Microsoft isn’t the only company that’s interested in scaling Git.
That plan appears to be going well. Yesterday, the company announced that GitHub was adopting its modifications and that the two would be working together to bring suitable clients to macOS and Linux.
Microsoft wanted to move to Git because of Git’s features, like its easy branching and its popularity among developers. But the transition faced three problems. Git wasn’t designed for such vast numbers of developers—more than 20,000 actively working on the codebase. Also, Git wasn’t designed for a codebase that was so large, either in terms of the number of files and version history for each file, or in terms of sheer size, coming in at more than 300GB. When using standard Git, working with the source repository was unacceptably slow. Common operations (such as checking which files have been modified) would take multiple minutes.
The company’s solution was to develop Git Virtual File System (GVFS). With GVFS, a local replica of a Git repository is virtualized such that it contains metadata and only the source code files that have been explicitly retrieved. By eliminating the need to replicate every file (and, hence, check every file for modifications), both the disk footprint of the repository and the speed of working with it were greatly improved. Microsoft modified Git to handle this virtual file system. The client was altered so that it didn’t needlessly try to access files that weren’t available locally and a new transfer protocol was added for selectively retrieving individual files from a remote repository.
Internally, this proved successful, with Windows development being substantially migrated to Git in May of this year. But what of the broader Git community?
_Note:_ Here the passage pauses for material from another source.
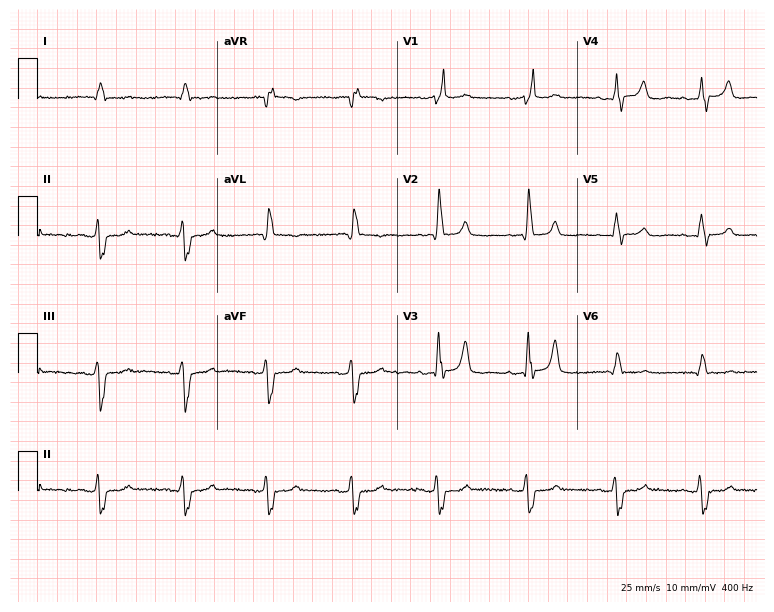
12-lead ECG from a female, 78 years old (7.3-second recording at 400 Hz). Shows right bundle branch block.

Microsoft says that, so far, about half of its modifications have been accepted upstream, with upstream Git developers broadly approving of the approach the company has taken to improve the software’s scaling. Redmond also says that it has been willing to make changes to its approach to satisfy the demands of upstream Git. The biggest complexity is that Git has a very conservative approach to compatibility, requiring that repositories remain compatible across versions.
GitHub’s interest and involvement is motivated by the company’s desire to address the needs of enterprise customers. The open source, free GitHub hosting doesn’t need the scaling work Microsoft has done—obviously, if someone is using standard Git, today then standard Git must be good enough for their development process. But on the paid, enterprise side, the situation can be a little different. Certain industries have large repositories that pose problems with Git; for example, game repositories are often physically large not because they have millions of files and decades of history, but because of their large number of graphics and other assets. The scaling improvements that Microsoft has made to Git are useful for this kind of large repository, too. As such, having the same family of improvements available in GitHub will enable the company to better serve these communities.
Microsoft itself has had similar demands from enterprise; the company told us that Siemens wanted to move away from the Team Foundation Server version control to using Git instead. But it’ll only be able to do this once the scaling improvements had been made; right now, TFS version control scales better.
As the name would imply, GVFS requires a file system driver to work. The Windows division worked with the engineering team to add features to Windows to make this efficient. The intent is to eventually make this capability into a supported, extensible API and, at some point, move systems such as the new OneDrive placeholders to use the same API.
Microsoft and GitHub are also working to bring similar capabilities to other platforms, with macOS coming first, and later Linux. The obvious way to do this on both systems is to use FUSE, an infrastructure for building file systems that run in user mode rather than kernel mode (desirable because user-mode development is easier and safer than kernel mode). However, the companies have discovered that FUSE isn’t fast enough for this—a lesson Dropbox also learned when developing a similar capability, Project Infinite. Currently, the companies believe that tapping into a macOS extensibility mechanism called Kauth (or KAuth) will be the best way forward.